Cidinha: A mulher de ossos de vidro.

Doença rara impediu que Cidinha tivesse uma vida ‘normal’, mas não foi suficiente para barrar a realização dos seus sonhos

Anderson Alcântara
Cidinha mostra CD e DVD gravados por ela: celebrações de amor à vida
Cidinha mostra CD e DVD gravados por ela: celebrações de amor à vida
Há quem não acredita em milagres. Há quem acredita que tudo é milagre. E há pessoas como a cantora Cidinha Silva, 31 anos, que é o próprio milagre. Maria Aparecida da Silva, por conta de uma incompatibilidade sanguínea de seus pais, nasceu portadora de osteogenesis imperfecta, aquela doença que a pessoa tem os ossos de "vidro", ou seja, quebram com facilidade.
Cidinha teve sua primeira fratura aos 20 dias de nascida. Até os 13 anos, ela contabilizou mais de 100 fraturas. Vivia o tempo todo engessada. Isso inibiu seu crescimento. Ela mede apenas 1m04 de altura. Cidinha conta que desenvolveu sérios traumas psicológicos por conta da anomalia. "Pensei em tirar a própria vida várias vezes. Ser diferente não é fácil. Eu tinha muito medo de não ser aceita na escola, na sociedade, não arranjar trabalho, não ter uma vida normal", conta.
A vida era dura, ao contrário de seus frágeis ossos. Um dia, segundo ela, quando ainda morava em Formoso, foi a uma igreja evangélica e sua vida mudou para sempre. Um pastor (Edmilson, ela se recorda) orou por ela e o que era quebradiço tornou-se sólido. "Deus me curou. Meu irmão Gaspar, que tinha o mesmo problema, também alcançou o milagre. Ele não andava, passou a andar. Eu, que vivia em cadeira de rodas, consegui me apoiar nas próprias pernas e caminhar. Desde então minha vida tomou novo rumo. Eu tinha 13 anos na época", lembra.
"Aceitei Jesus e passei a viver um milagre", explica. "Meu emocional também foi reestabelecido. Perdi a timidez e passei a cantar. Através da música pude ser notada e respeitada", completa.
O tempo passou e as fraturas, tão comuns como respirar, cessaram. Apenas seu crescimento ficou estagnado. Mas a vida pôde ser retomada e novos horizontes foram sendo conquistados pela pequena grande mulher. "Meus sonhos começaram a ser realizados", vibra.
O primeiro sonho a se tornar real foi conseguir se formar. Pela UEG de Porangatu, graduou-se em História.

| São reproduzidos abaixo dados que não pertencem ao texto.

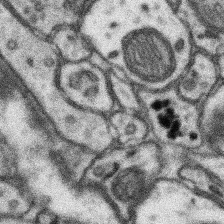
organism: Mouse
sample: Somatosensory cortex neuropil
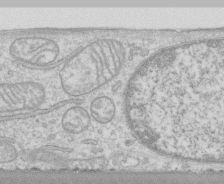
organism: Human
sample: CRL-1474
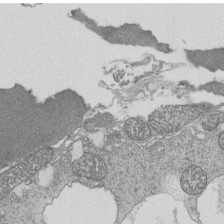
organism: Tetrahymena
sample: Cilia in tetrahymena
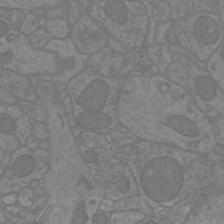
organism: Mouse
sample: Cortical neurons
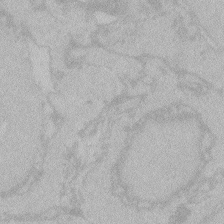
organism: Zebrafish
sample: Macrophage infected with Toxoplasma gondii
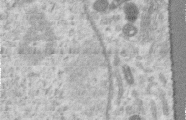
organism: Human
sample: Centriole in RPE cells
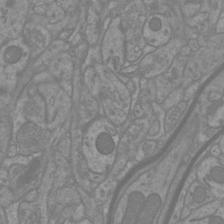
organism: Mouse
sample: Cortical neurons
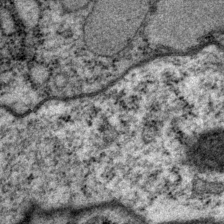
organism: P. pacificus
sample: Pharynx
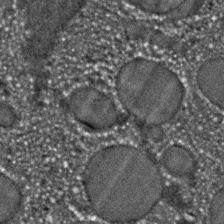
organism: C. elegans
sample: C. elegans embryo
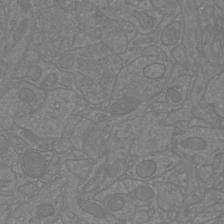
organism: Mouse
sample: Cortical neurons
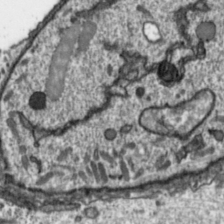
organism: Toxoplasma gondii
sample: Parasites in a vacuole inside a host cell
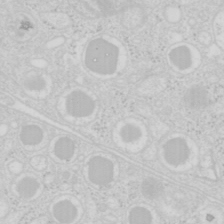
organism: Mouse
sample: Pancreas
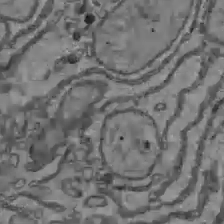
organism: C57BL Mouse
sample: Liver
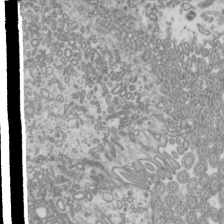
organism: Mouse
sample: Cilia; mouse epididymis
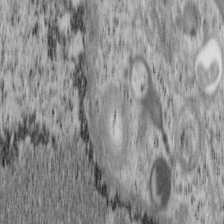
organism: Human
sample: HeLa cells
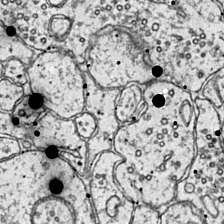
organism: Mouse
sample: Primary visual cortex
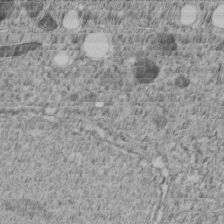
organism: C. elegans
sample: C. elegans embryo early stage
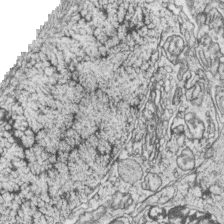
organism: Zebrafish
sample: synaptic ribbons in rod cells and cone cells
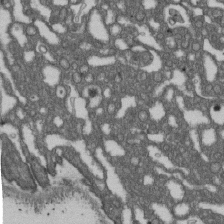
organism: Drosophila
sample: Nephrocyte
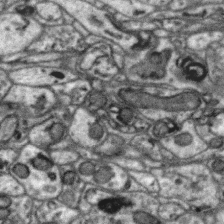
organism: Zebra finch
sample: Brain
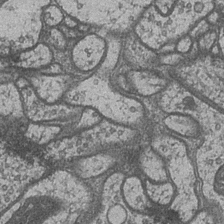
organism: Drosophila
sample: Optic medulla
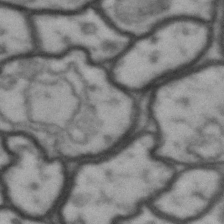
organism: Drosophila
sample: Brain
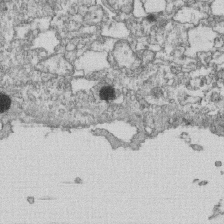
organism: Human
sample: HeLa cell HIV synapse
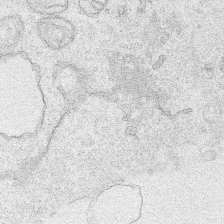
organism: Human
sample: Mitochondria in HCT116 cells
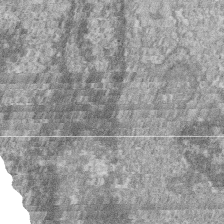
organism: Zebrafish
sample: Cilia; retinal pigment epithelium
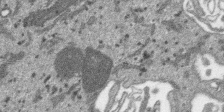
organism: Human
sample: Lung epithelial cells infected with SARS-CoV-2
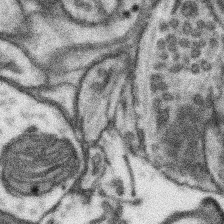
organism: Mouse
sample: Somatosensory cortex neuropil
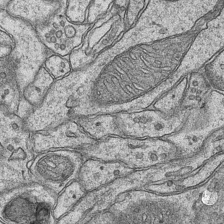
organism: Mouse
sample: CA1 Hippocampus
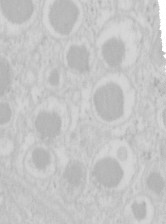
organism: Mouse
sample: Pancreas
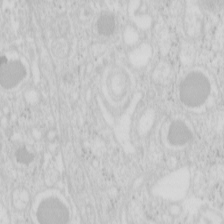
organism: Mouse
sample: Pancreas
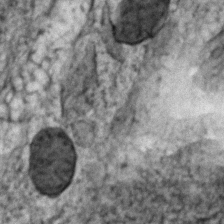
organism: Zebrafish
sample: Zebrafish embryo
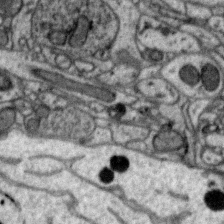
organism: Zebra finch
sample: Brain
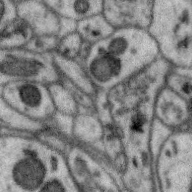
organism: Zebra finch
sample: Brain
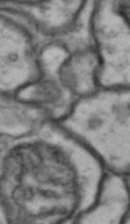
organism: Drosophila
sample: Brain
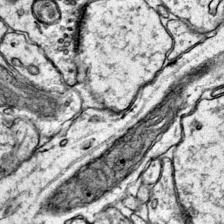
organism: Mouse
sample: Primary visual cortex
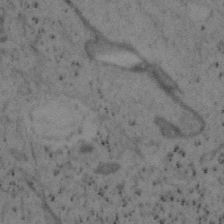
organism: Human
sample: HeLa cells
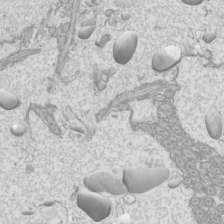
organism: Mouse
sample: Cilia; mouse epididymis
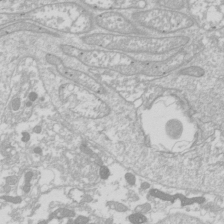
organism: Drosophila
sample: Cell division; meiosis; drosophila spermatocytes
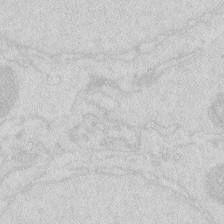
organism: Zebrafish
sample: Macrophage
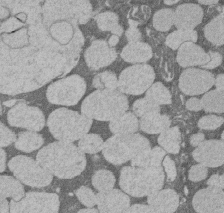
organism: Rat
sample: Salivary granule
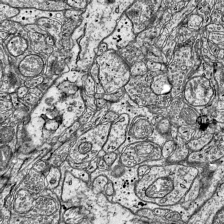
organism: Mouse
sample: Visual Cortex
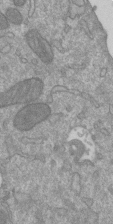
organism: Mouse
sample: ED-1 cell nuclei; centrioles
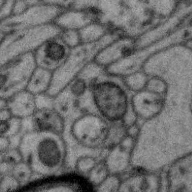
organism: Zebra finch
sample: Brain
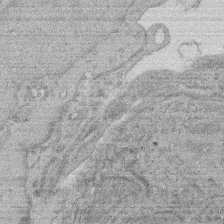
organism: Rat
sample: Salivary granule
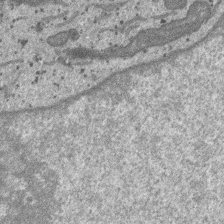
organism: Human
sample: Lung epithelial cells infected with SARS-CoV-2
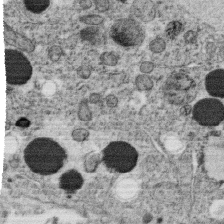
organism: C. elegans
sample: C. elegans oocyte; sperm cells
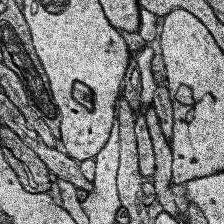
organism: Human
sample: Temporal Lobe
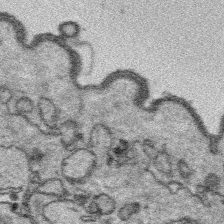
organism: Platynereis dumerilii
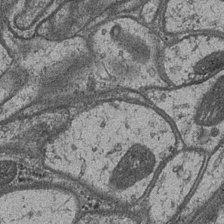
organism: Drosophila
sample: Optic medulla
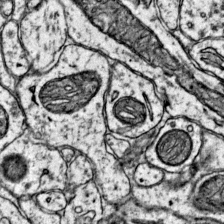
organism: Mouse
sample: Primary visual cortex
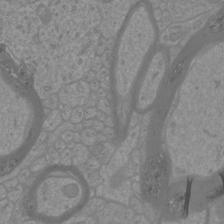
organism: Mouse
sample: Cortical neurons
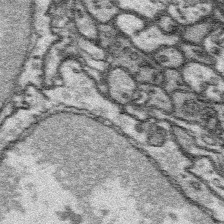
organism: Platynereis dumerilii
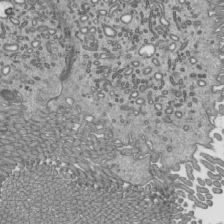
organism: Mouse
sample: Mouse epididymis efferent ductule cilia
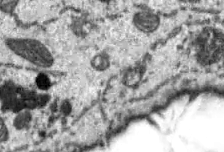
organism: Human
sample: HeLa cells
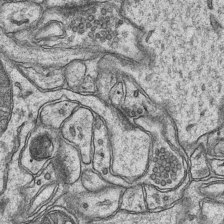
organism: Mouse
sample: CA1 Hippocampus
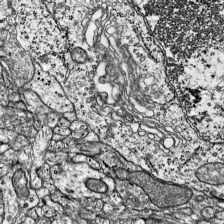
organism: Mouse
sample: Visual Cortex
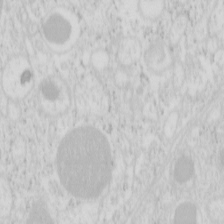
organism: Mouse
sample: Pancreas
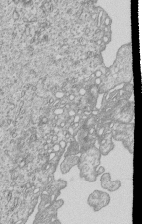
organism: Human
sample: MDA-MB-231 cells
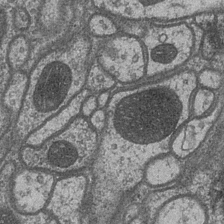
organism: Drosophila
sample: Optic medulla
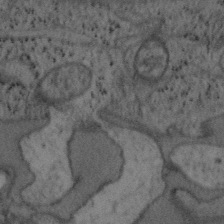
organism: Human
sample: HeLa cells
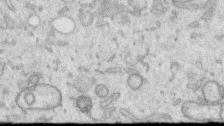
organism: Human
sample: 1205lu cells
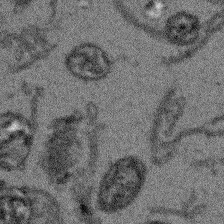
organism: Arabidopsis thaliana
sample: Root tip
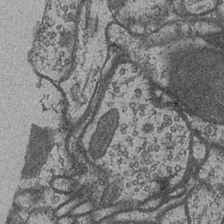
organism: Drosophila
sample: Optic medulla
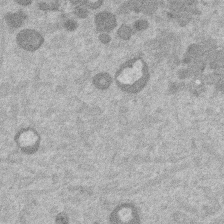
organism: Mouse
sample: Dividing mouse embryo 1 cell stage
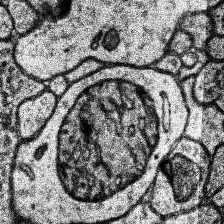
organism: Human
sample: Temporal Lobe

Diploma na mão, foi à luta, começou a virar o jogo da vida em seu favor. Elegeu-se conselheira tutelar em 2007, na cidade de Formoso, onde morava. Um ano depois, abandona o posto por ter sido aprovada em um concurso público para lecionar em Montividiu do Norte. Encarou a sala de aula e fez bonito. Mesmo com suas limitações físicas, se destacou e conquistou o respeito e a admiração dos alunos e colegas professores.
O segundo sonho era ter um veículo para facilitar sua locomoção. "Muita gente duvidava que eu seria capaz de trabalhar, comprar minhas coisas, ter meu carro. Mas graças a Deus estou mostrando que posso", desabafa. Ela não só adquiriu seu carro, como conseguiu tirar sua CNH. "Sou uma motorista habilitada", gaba-se.
MAIS SONHOS
Cidinha Silva não parava de sonhar. E não parava de correr atrás da realização. Cantar apenas não bastava. Era preciso levar sua arte a mais pessoas. Conseguiu: gravou um CD e uma DVD, intitulados "Sou Um Milagre". O álbum, composto de dez faixas, tem quatro canções de sua própria autoria, inclusive a faixa-título. "Foi um grande presente que Deus me deu", revela.
O CD e o DVD alcançaram boa acolhida no seio evangélico. Na divulgação de seu trabalho, Cidinha cantou em dezenas de cidades de três estados: Goiás, Tocantins e Rio de Janeiro. "As pessoas ficam maravilhadas com o milagre de Deus na minha vida", afirma. Mas seu sucesso não fica restrito ao fato de suas características físicas. Cidinha é dona de uma voz muito afinada e poderosa. Possui muitos recursos vocais, aperfeiçoados por horas diárias de ensaio e dedicação.
Ela quer mais: "Quero gravar o segundo CD e viajar todo o Brasil, cantando", compartilha a cantora de fala mansa e pausada.
O último grande sonho realizado foi há seis meses, quando subiu ao altar para dizer "sim" a Marcos, o grande amor da sua vida. "Estou muito feliz. Todos os meus sonhos estão sendo realizados. Não é fácil, mas com força de vontade e fé em Deus tenho superado os obstáculos", disse. "Não tenho filhos ainda, mas Deus me dará em muito breve. É o próximo sonho que realizarei", relata, com a certeza e a fé, que a fazem uma gigante.
"Passei a entender que sou diferente exatamente para fazer a diferença na vida das pessoas", finaliza a cantora, que não tem mais seus ossos triturados a qualquer toque. O que ela quebra todos os dias é a barreira do medo, do preconceito e da desconfiança das pessoas.
"Problemas de saúde atrapalharam o crescimento de Cidinha, mas não interromperam os seus sonhos. Mente aberta, muito amor e exemplo de vida"

Fonte:Diário do Norte

quinta-feira

Programa Vencer fala sobre a deficiência "ossos de vidro"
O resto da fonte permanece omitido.